*RECORDED INFORMATION*:

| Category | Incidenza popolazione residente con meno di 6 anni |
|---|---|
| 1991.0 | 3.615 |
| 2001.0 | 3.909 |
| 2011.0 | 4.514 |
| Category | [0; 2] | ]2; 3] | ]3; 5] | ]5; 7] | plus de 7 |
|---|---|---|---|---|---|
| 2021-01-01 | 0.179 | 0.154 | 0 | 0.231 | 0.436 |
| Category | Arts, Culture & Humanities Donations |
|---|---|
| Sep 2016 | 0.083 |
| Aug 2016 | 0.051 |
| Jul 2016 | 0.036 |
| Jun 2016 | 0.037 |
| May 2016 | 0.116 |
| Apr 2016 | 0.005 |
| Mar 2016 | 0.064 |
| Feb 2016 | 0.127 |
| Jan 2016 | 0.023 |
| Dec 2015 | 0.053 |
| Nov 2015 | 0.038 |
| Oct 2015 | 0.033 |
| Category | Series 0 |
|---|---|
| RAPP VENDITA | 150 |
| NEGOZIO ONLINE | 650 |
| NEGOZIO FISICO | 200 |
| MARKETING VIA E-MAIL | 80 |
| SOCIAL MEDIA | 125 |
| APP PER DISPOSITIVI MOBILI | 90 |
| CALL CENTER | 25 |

---

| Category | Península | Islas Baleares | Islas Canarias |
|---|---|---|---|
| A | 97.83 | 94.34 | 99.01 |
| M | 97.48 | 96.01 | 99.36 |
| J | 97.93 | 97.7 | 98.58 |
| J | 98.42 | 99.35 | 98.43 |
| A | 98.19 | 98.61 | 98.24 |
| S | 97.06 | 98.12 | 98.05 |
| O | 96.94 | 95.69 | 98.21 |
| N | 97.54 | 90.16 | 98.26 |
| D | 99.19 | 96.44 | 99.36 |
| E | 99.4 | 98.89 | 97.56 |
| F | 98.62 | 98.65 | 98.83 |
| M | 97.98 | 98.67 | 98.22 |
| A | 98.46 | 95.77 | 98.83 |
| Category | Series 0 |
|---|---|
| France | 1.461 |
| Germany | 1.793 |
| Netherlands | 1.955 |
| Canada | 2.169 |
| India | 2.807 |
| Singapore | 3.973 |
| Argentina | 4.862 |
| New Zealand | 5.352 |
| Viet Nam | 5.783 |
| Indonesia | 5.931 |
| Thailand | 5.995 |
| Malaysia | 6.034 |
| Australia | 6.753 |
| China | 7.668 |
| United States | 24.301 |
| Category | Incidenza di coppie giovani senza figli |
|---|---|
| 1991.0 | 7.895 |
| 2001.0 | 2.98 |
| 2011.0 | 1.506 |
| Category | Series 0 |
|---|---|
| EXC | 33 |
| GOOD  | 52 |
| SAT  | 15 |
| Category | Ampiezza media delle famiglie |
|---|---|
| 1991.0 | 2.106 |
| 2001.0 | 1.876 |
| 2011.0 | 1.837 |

* * *

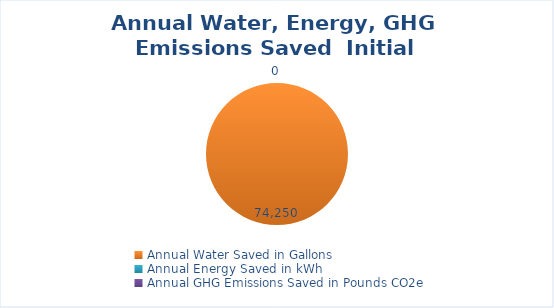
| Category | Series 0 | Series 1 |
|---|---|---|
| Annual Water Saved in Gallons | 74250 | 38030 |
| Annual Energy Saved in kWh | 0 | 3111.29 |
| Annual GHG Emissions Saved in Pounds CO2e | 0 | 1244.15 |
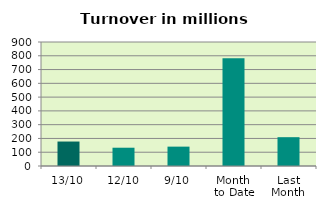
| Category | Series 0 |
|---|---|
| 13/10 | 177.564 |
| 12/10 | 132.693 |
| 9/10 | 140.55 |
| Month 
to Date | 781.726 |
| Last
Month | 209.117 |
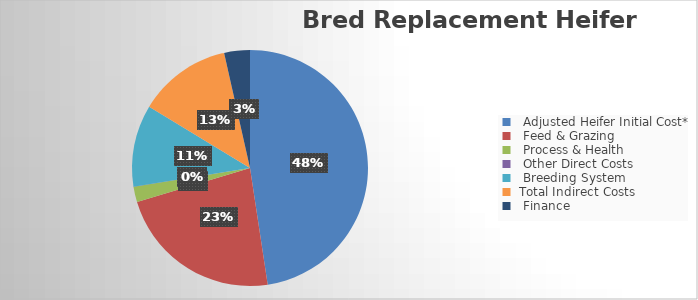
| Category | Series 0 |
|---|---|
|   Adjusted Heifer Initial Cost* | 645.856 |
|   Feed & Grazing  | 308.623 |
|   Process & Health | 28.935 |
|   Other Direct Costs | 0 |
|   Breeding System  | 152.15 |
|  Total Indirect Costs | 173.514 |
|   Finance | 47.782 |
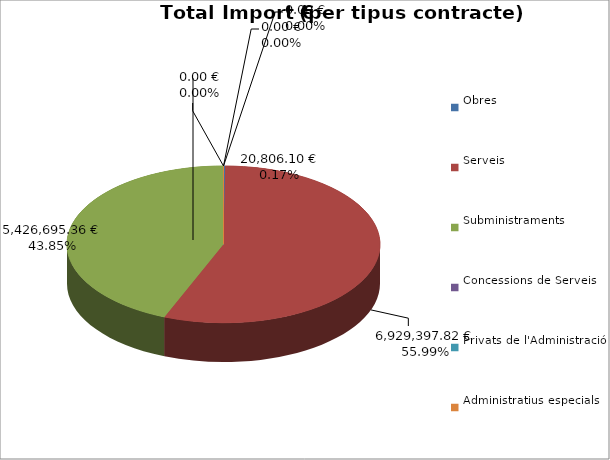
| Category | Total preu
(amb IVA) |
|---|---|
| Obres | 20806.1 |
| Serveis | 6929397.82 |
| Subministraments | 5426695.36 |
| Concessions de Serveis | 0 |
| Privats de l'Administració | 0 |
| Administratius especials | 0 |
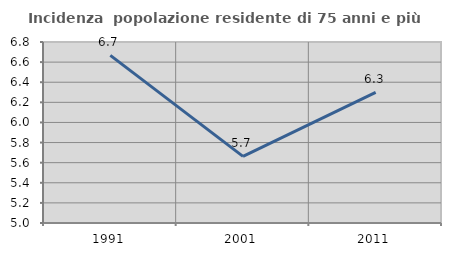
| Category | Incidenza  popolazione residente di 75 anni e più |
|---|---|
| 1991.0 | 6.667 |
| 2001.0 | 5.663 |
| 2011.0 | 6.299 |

*WHAT TO WORK ON*: In the listing above, find the line with "Indonesia | 5.931 |" and the line with "2011.0 | 1.837 |", then print exactly those lines and every line between them.

*EXPECTED OUTPUT*:
| Indonesia | 5.931 |
| Thailand | 5.995 |
| Malaysia | 6.034 |
| Australia | 6.753 |
| China | 7.668 |
| United States | 24.301 |
| Category | Incidenza di coppie giovani senza figli |
|---|---|
| 1991.0 | 7.895 |
| 2001.0 | 2.98 |
| 2011.0 | 1.506 |
| Category | Series 0 |
|---|---|
| EXC | 33 |
| GOOD  | 52 |
| SAT  | 15 |
| Category | Ampiezza media delle famiglie |
|---|---|
| 1991.0 | 2.106 |
| 2001.0 | 1.876 |
| 2011.0 | 1.837 |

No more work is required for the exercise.